コンテンツにスキップ

1. Introduction to TSUBAME4.0

1.1. System architecture

This system is a shared computer that can be used from various research and development departments at Tokyo Institute of Technology.

The system's theoretical peak double precision performance is 66.8PFLOPS, theoretical peak half precision performance is 952PFLOPS, total main memory is 180TiB, total SSD capacity is 327TB and total HDD capacity is 44.2PB.

Each compute node and storage system are connected to the high-speed network by InfiniBand and are connected to the internet at a speed of 100Gbps via SINET6 directry from Suzukakedai campus, Tokyo Institute of Technology.

The system architecture of TSUBAME4.0 is shown below.

TSUBAME4 Concept

TSUBAME4 Image

1.2. Compute node configiration

The computing node of this system a large scale cluster system consisting of HPE Cray XD665 240 nodes.

One compute node is equipped with two AMD EPYC 9654 (96 core, 2.4GHz), and the total number of cores is 23,040.

the main memory capacity is 768GiB per compute node, total memory capacity is 180TiB.
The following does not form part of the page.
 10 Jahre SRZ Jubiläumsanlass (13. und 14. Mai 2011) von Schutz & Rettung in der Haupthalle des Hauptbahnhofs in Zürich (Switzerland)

Each compute node has 4 port of InfiniBand NDR200 interface and consistutes a fat tree topology by InfiniBand switch.

TSUBAME4 Block Diagram

The spacifications of each TSUBAME4.0 node are as follows:

Components Model/Specfication
CPU AMD EPYC 9654 2.4GHz x 2 Socket
Core/Thread 96 core / 192 thread x 2 Socket
Memory 768GiB (DDR5-4800)
GPU NVIDIA H100 SXM5 94GB HBM2e x 4
SSD 1.92TB NVMe U.2 SSD
Interconnect InfiniBand NDR200 200Gbps x 4

1.3. Software configuration

The operating system (OS) of this system has the following environment.

  • RedHat Enterprise Linux Server 9.3

The OS configuration is dynamically changed according to the service execution configuration.

For application software that is available in this system, please refer to Commercial applications and Freeware.

1.4. Storage configuration

This system has high speed / large capacity storage for storing various simulation results.

On the compute node, the Lustre file system is used as the high-speed storage area, the large-scale storage area, Home directory and common appplicaion deployments.

In addition, 1.92TB NVMe SSD is installed as a local scratch area in each compute node.

The file systems available in this system are listed below:

Usage Mount point Capacity Filesystem
High-speed storage area
Home directory
(SSD)
/gs/fs
/home
372TB Lustre
Large-scale storage area
Common application deployment
(HDD)
/gs/bs
/apps
44.2PB Lustre
Local scrach area (SSD) /local Each node 1.92TB xfs

For more details about local scrach area in each resorce type, please refer to Available resource type.